From the development of the Avenue for the Arts to women moving to the forefront of arts management in Philly, Timpane has seen the community evolve over the years and adapt to the changing climate. “The city is supporting the arts big time, and the arts will always be part of the Philly brand. And Philly’s reputation has skyrocketed, until now it’s a top 5 town for younger adults on their first or second jobs, and those are people looking for good value for their entertainment dollar.”
There is a dark side lurking on the horizon, however, as funding will become an issue.
“Funding is likely to take a big hit soon, and the mid-to-small venue, in which Philly abounds, is going to have to discover creative ways to prosper and persevere. Also, the elder philanthropic generation is stepping off, and you have to wonder how will the next folks, boomer and younger, behave as donors,” Timpane says. “That is a huge question that will really affect the arts.”

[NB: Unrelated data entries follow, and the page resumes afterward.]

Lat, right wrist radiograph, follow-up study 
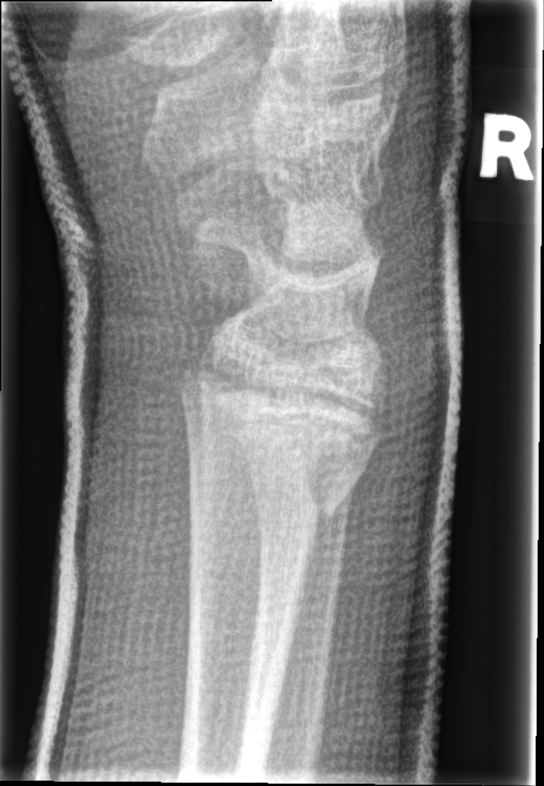
Fx: <174,352>-<389,538>. AO/OTA classification: 23r-E/2.1; 23u-E/7.
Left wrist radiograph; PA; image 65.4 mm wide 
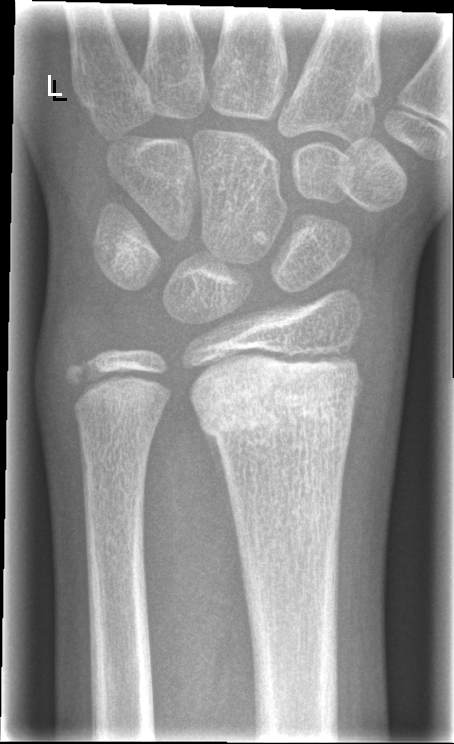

Whatever happens, Timpane wants to be part of the conversation. Since his early days as an editor to his current position as a writer, he has always searched for a sense of “rhythm and connection [in] human conversation.” A constant search for answers to the question, “Why?” Why is a play good? Why is a play bad? Why is this writing good? Why is this writing bad? — all the while maintaining a vivid style and precision in aesthetic discussion.
“I will always love how socially connected, how directly political, theater is: it always connects with what’s going on in the world, in the audience,” TImpane says. “That guarantees that when you attend a play, you will always be part of a dialogue, watch it played out in front of you, feel that delicious challenge to commit, to decide.”